(Beginning of Supplied data)

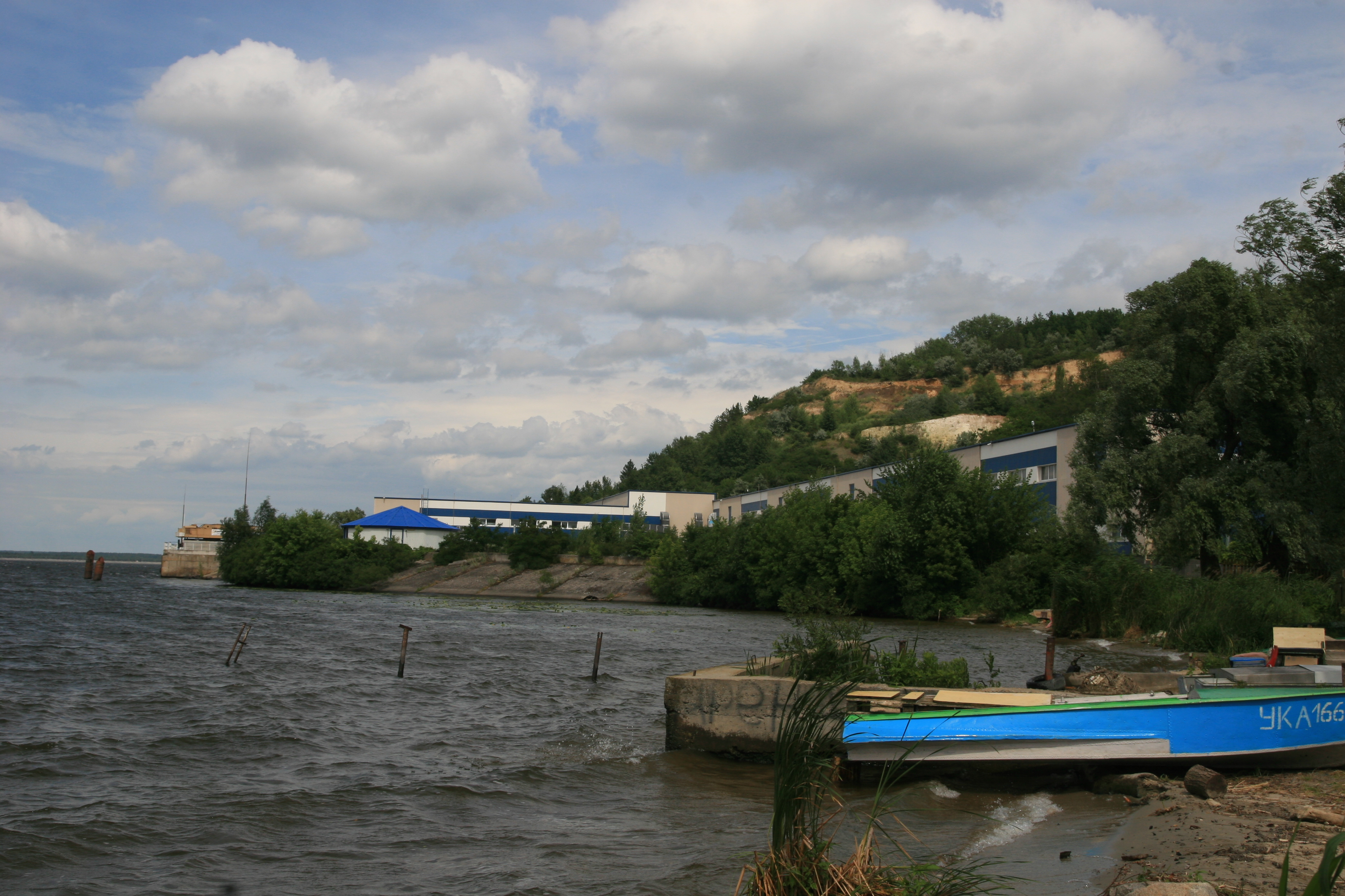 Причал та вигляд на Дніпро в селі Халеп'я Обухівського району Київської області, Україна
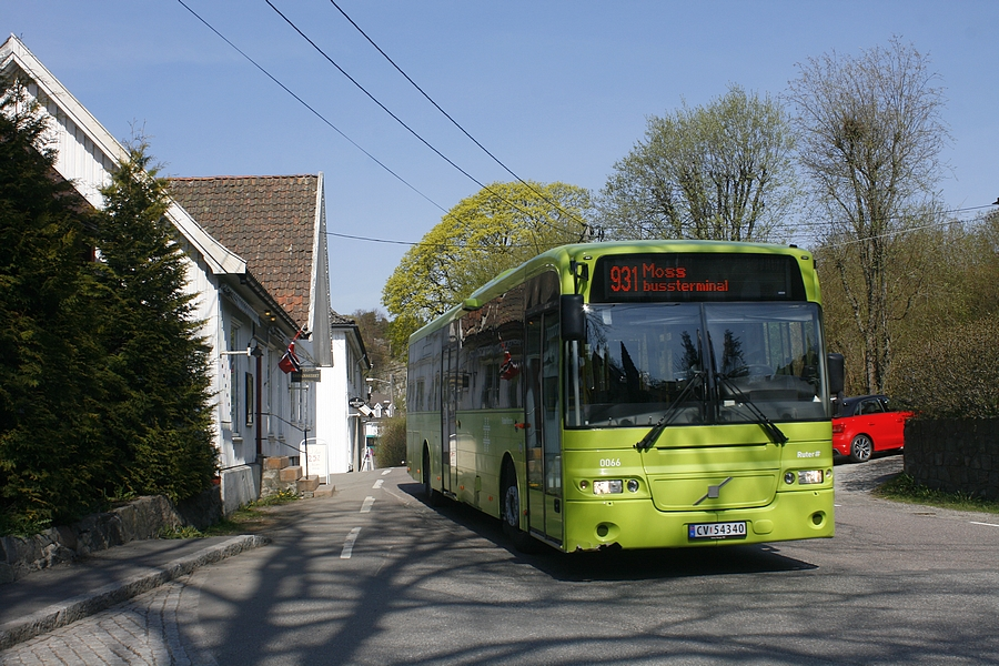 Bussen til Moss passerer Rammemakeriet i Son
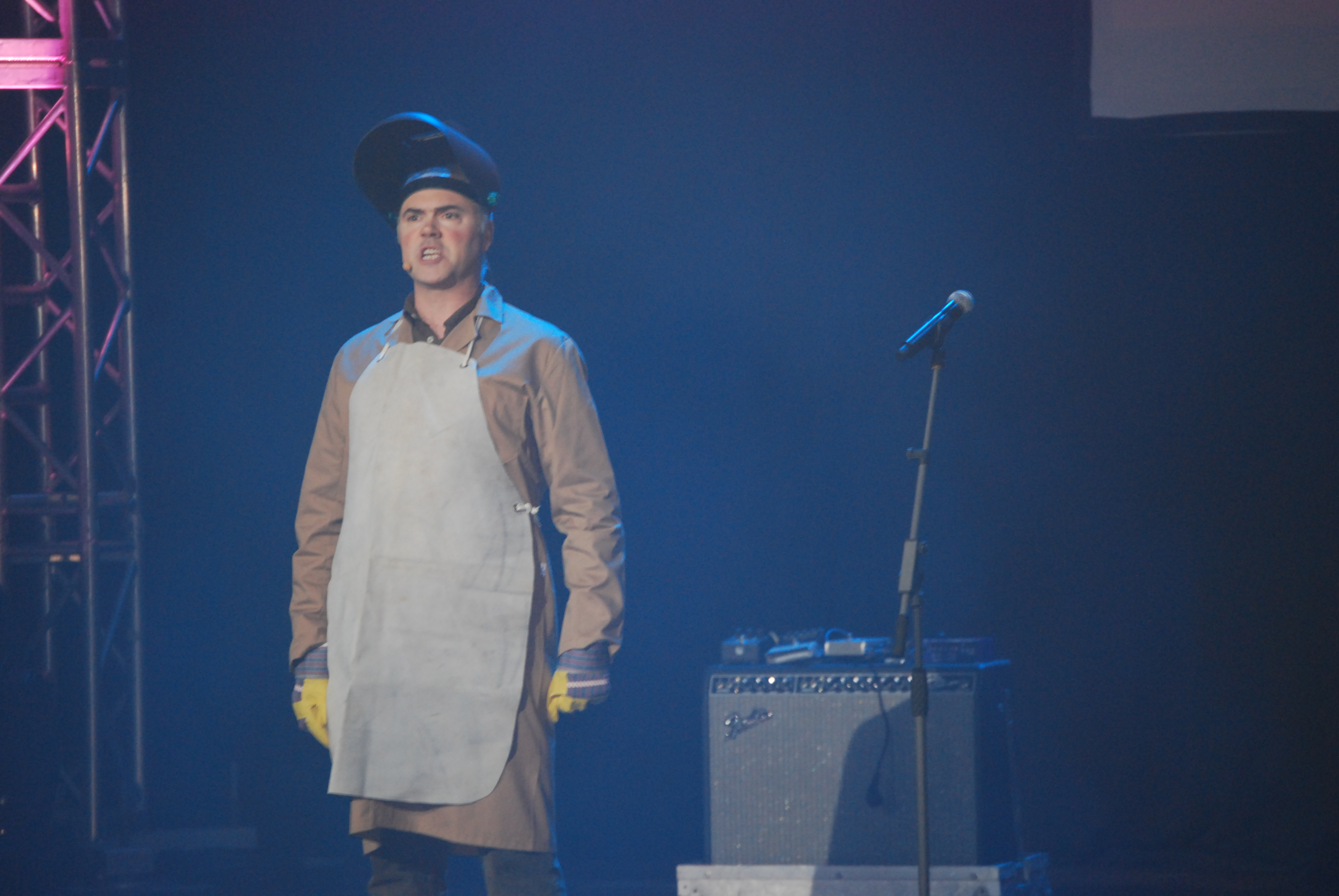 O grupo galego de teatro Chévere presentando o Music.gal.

(End of Supplied data)
(Beginning of Supplied data)

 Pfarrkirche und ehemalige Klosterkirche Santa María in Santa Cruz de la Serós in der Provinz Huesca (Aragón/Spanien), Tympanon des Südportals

(End of Supplied data)
(Beginning of Supplied data)

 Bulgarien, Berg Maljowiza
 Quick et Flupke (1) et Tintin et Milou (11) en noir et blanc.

(End of Supplied data)

Problem description
Output exactly the lines above that lie between the line with "Bussen til Moss passerer Rammemakeriet i Son" and the line with "O grupo galego", those two lines included, and no pictures.

Answer to the problem
 Bussen til Moss passerer Rammemakeriet i Son
 O grupo galego de teatro Chévere presentando o Music.gal.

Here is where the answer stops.